Re: How to choose a Data-Structure for a Priority Queue ?

In article <pan.2009.>,
sunrise@xxxxxxxxxxxxxxx says...

On Tue, 10 Nov 2009 13:19:35 +0000, Ben Bacarisse wrote:

It may well be fast enough. I have little data so it is hard to say.
You say there will typically be about 10,000 elements in the queue, so
you might think you will have to look though 5,000 elements on average
to find the insertion point, but priority queues rarely work like that.
In some applications, the majority of added elements go at either the
front or the end, so you can speed things up by special casing those.
In others, you get an exponential distribution of insertion points so
insertions far down the list are rare.

Your case is odd because you can't have duplicate priorities and that
means I can't even imagine what the application is.

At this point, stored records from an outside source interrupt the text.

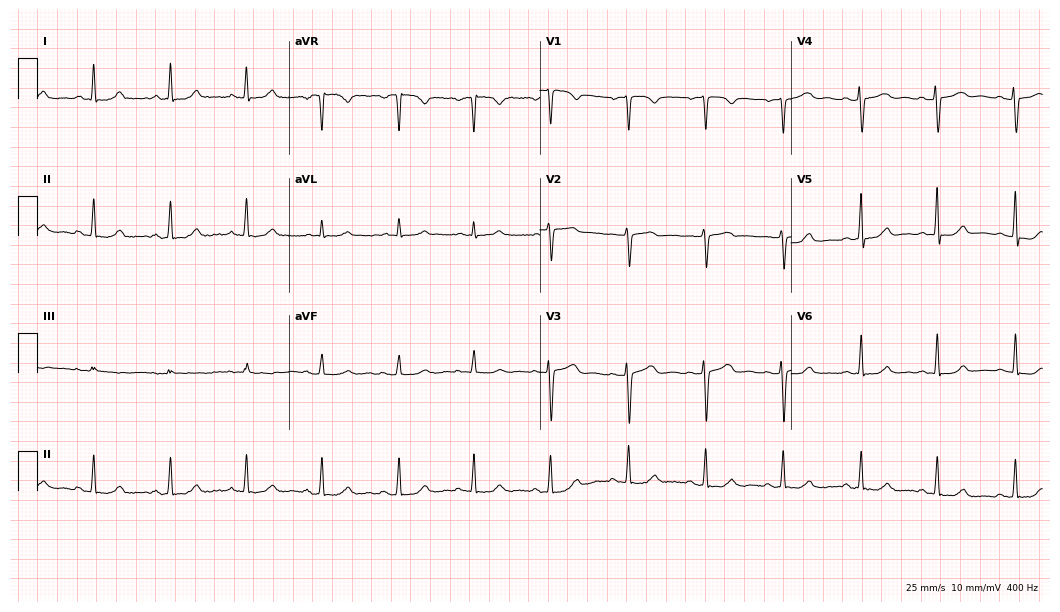
ECG — a 51-year-old female. Screened for six findings — first-degree AV block, right bundle branch block, left bundle branch block, sinus bradycardia, atrial fibrillation, sinus tachycardia — none is recorded. Findings outside these six are not listed.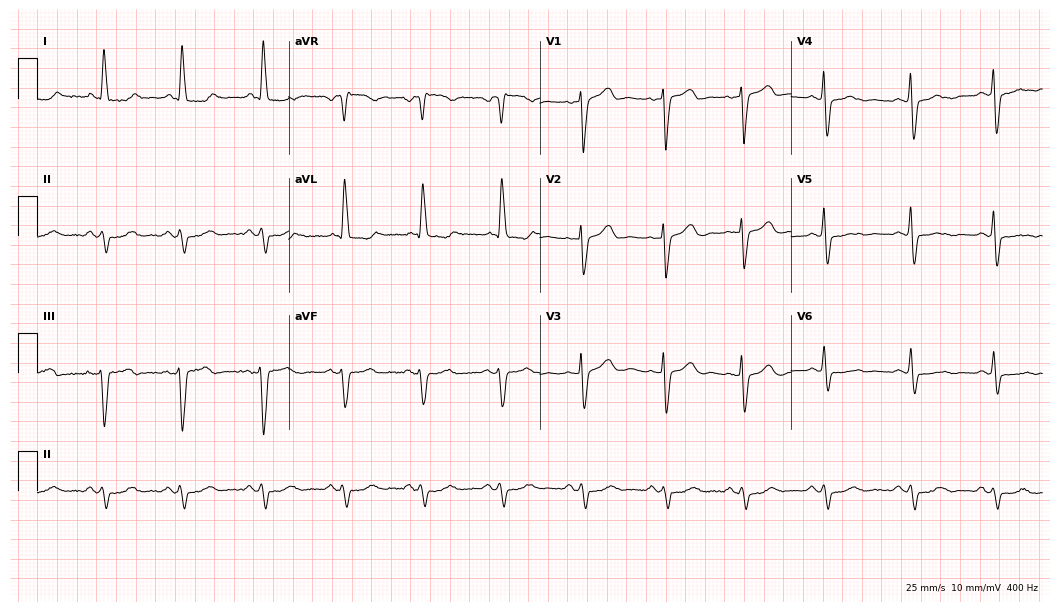
Standard 12-lead ECG recorded from an 82-year-old female patient (10.2-second recording at 400 Hz). None of these six findings is recorded: first-degree AV block, right bundle branch block, left bundle branch block, sinus bradycardia, atrial fibrillation, sinus tachycardia.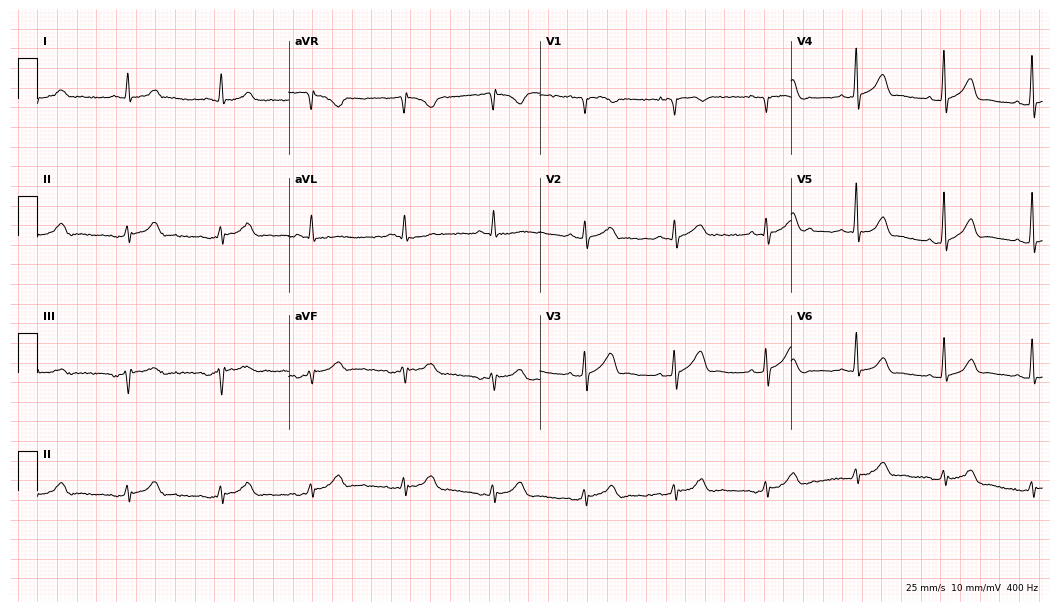
12-lead ECG (10.2-second recording at 400 Hz) from a male, 80 years old. Labelled as a normal ECG.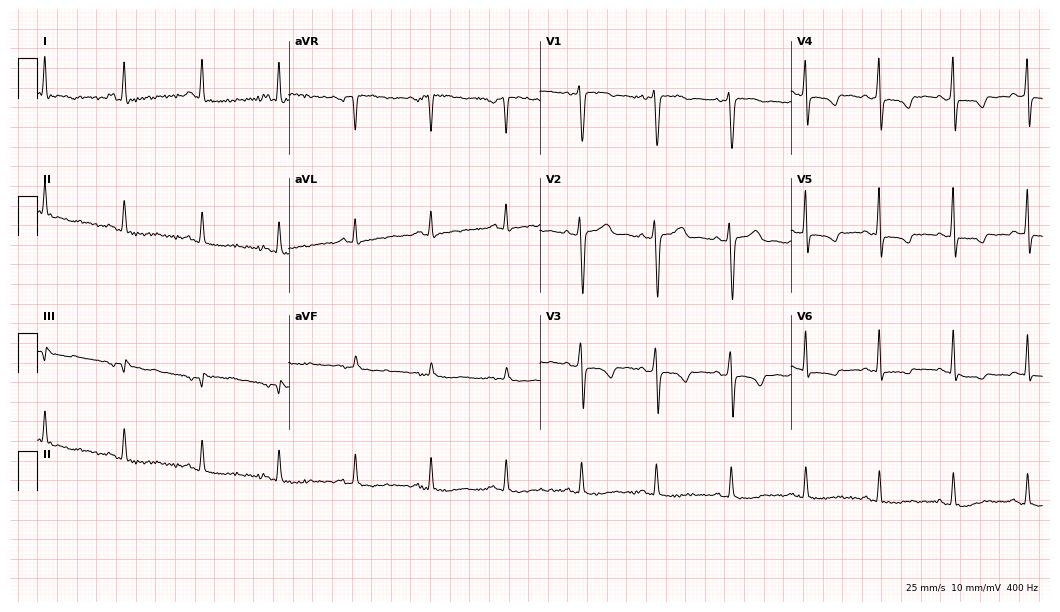
Electrocardiogram (10.2-second recording at 400 Hz), a 43-year-old female. Of the six screened findings (first-degree AV block, right bundle branch block, left bundle branch block, sinus bradycardia, atrial fibrillation, sinus tachycardia), none is recorded.

Now go ahead and kill me for this new requirement that I have gotten from
my boss:

"There will be duplicates, can be 1 or 10. e.g. I am adding persons
into the queue with their name, age, address and phone". Then there will
be lots of persons with one age (say 30). So you need to add all
duplicates but when u add them (duplicates) one added first will be
removed first (FIFO), except this everything will added according to the
priority and person with minimum priority will always be removed first."

So it means, I have to search 2 times now: one for whether there is any
duplicate and 2nd if duplicate is there then add it after that duplicate
(s) else add it according to the priority.

Do you have any better ideas ?

Use the SQLite database in memory mapped mode. (It's written in C).
It will handle duplicates, and any sort of strange requirements that pop
up. I guess it will be fast enough for your purposes and it will give
you a permanent store for the processed data for subsequent operations.
This embedded database is small enough to fit on phone applications.

Something is not making sense to me. We have a huge volume of data
being processed, but it seems that you have some sort of pipe or filter
you need to write. If you are discarding the data, then the exercise is
pointless, so I suggest examination of the system as a whole.

What is really wanted here? We have a stream of data to process. Where
is the data to reside, eventually? What sort of processing requirements
exist for the incoming stream, and what sort of processing requirements
exist for the data after it exits the pipe?

The way that this project is developing is very, very, very bad:
"Oh, by the way, -- it also has to stop a herd of stampeding yak..."
is my name for this model. As you are moving along, the requirements
keep changing. That is a formal recipie for disaster, virtually 100% of
the time. So I urge you:
1. Take a step back.
2. Collect the actual requirements for this project. (What are the
inputs, what are the outputs, what are the tasks that need to be done,
have the workers who are going to use this tool been interviewed for how
this thing fits into the work flow, what are the documenation needs,
3. After you have requirements (it is very clear that requirements
gathering has never taken place yet) then you can design a solution.

It is literally impossible to design a tool when the specification is
constantly moving.